Stone Age Math Teacher: Hey, have you heard about this great new number -1?

Stone Age English Major: Cool what can you do with it?

Stone Age Math Teacher: You can add, subtract, multiply and divide with it. Pretty cool huh? And you can solve any subtraction problem if you allow a whole class of new numbers called the integers!

Stone Age English Major: Wow. Major. Let's go invent beer, so I can invent poetry.

A purpose for complex numbers must be the ground work to any introduction to these numbers. Many of you may feel that these numbers have no purpose. Or that maybe the purpose is to allow us to say that yes, every quadratic does have two solutions (if you count multiplicities). But no, the purpose is real. It is part of our everyday existence. Just as the reason that 1, 2, 3 came about was to help sheep herders keep track of the flock. We are talking real.

What is it. Yawn.... I will write that tomorrow.

## 7 comments:

We're waiting... :-)

Seriously, I wanna know.

I heard someone recently say that if parents were promised their kids would score an 800 on their verbal SATs, but as part of the deal they would never read another book for pleasure, no parent would go for that. Yet we make a deal with that devil every day in mathematics. You and that person should get together and fix math ed. Wish I could remember who it was.

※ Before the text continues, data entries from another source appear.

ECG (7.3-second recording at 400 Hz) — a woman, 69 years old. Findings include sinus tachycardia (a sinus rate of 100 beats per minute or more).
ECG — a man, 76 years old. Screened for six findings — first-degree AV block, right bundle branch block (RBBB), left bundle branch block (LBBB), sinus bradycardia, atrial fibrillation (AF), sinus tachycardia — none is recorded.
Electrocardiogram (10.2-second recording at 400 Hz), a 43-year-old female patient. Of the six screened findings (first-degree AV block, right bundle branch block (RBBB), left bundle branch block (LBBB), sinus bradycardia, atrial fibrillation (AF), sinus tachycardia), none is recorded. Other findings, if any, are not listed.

That is a great analogy for what we do. I often don't think about the standardized testing regime because I work at a private school. It is important for us to prepare kids for it, but I know that kids would be more likely to remember simple math if they believed it had a purpose.

It doesn't begin to make sense to teach complex numbers in high school. They're not going to see them again until differential equations in college (and how many end up there?). I spend a lot of time on the history of math to demonstrate the why/where/how of complex numbers. I feel guilt as sin for having to teach complex numbers but I want them to realize that this isn't an arbitrary collection of numbers. Rather, they provide means of solutions that are otherwise unattainable.

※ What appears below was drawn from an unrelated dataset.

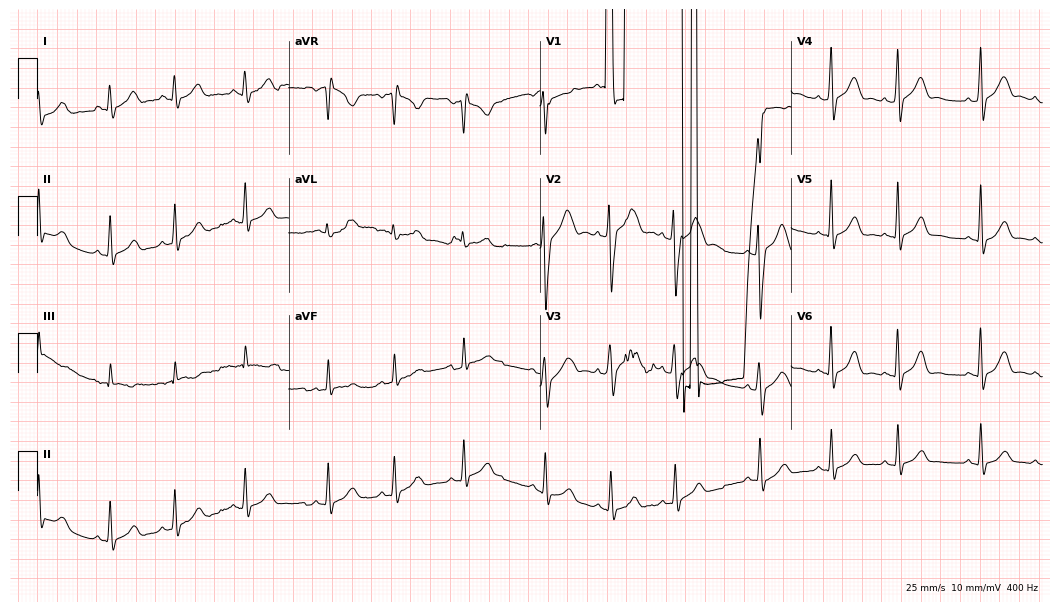
Standard 12-lead ECG recorded from a male, 18 years old. None of these six findings is recorded: first-degree AV block, right bundle branch block, left bundle branch block, sinus bradycardia, atrial fibrillation, sinus tachycardia.
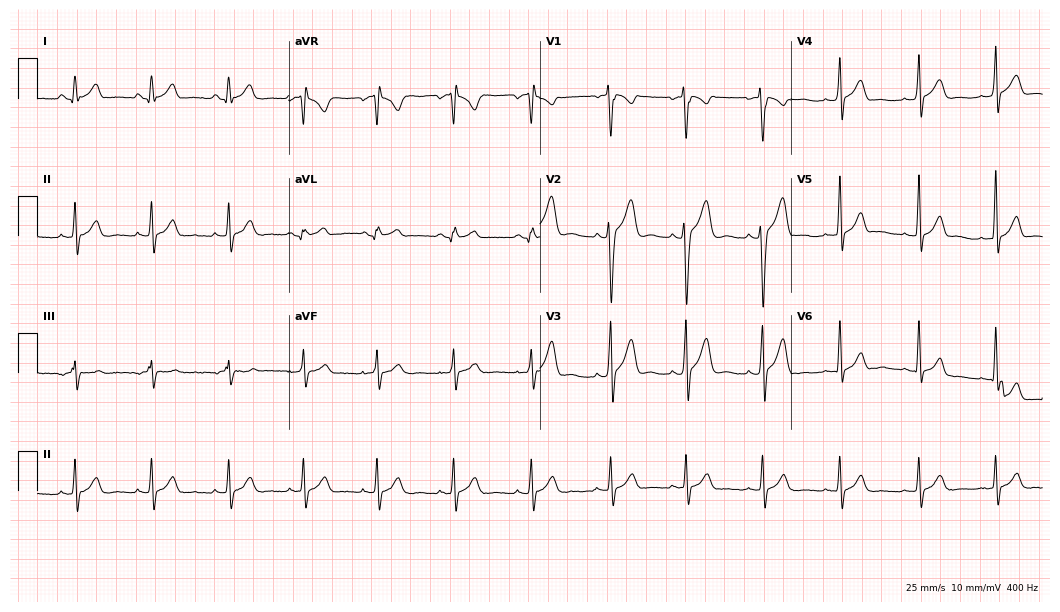
Electrocardiogram (10.2-second recording at 400 Hz), a male patient, 24 years old. Overall reading on record: normal ECG.

But all that is beside the point. I say, use the TI-83/84 and teach how to do complex arithmetic on it. Then spend a day on rotations, just to take the pain away. Then move on.

What we need to do is find out how to keep these damn test scores high enough but also address relevant content. complex numbers are not relevant to high school students.

Kevin,

I think your outline is for what to cover when it comes to complex numbers is right on track. The only part of your post that worries me is: "Rather, they provide means of solutions that are otherwise unattainable." Why would I want to attain these solutions. Math should have more connection to reality then simply creating solutions, so that we can then test students to see if they can find "meaningless" solutions.

This is not to say that I think that complex numbers should be taught. They should, but we, the teachers, should learn more about what those solutions might mean. We need to all be taught more about complex numbers and a way to make it meaningful. This is why I think that the rotational nature of complex numbers is so important. It is possible to imagine a situation where a 90 degree is the solution. Then the math should come up with i as the solution.

I agree, I'd rather not teach complex numbers at all at this level. But historically they came about without application. They were just work arounds. I do point out that they inseparable from modern technology and talk a bit about those applications. But as with so many applications, the science is too much. In mathematics, we generally outstrip the pace of science in schools so we're left with really powerful tools but little meaningful content to apply them to.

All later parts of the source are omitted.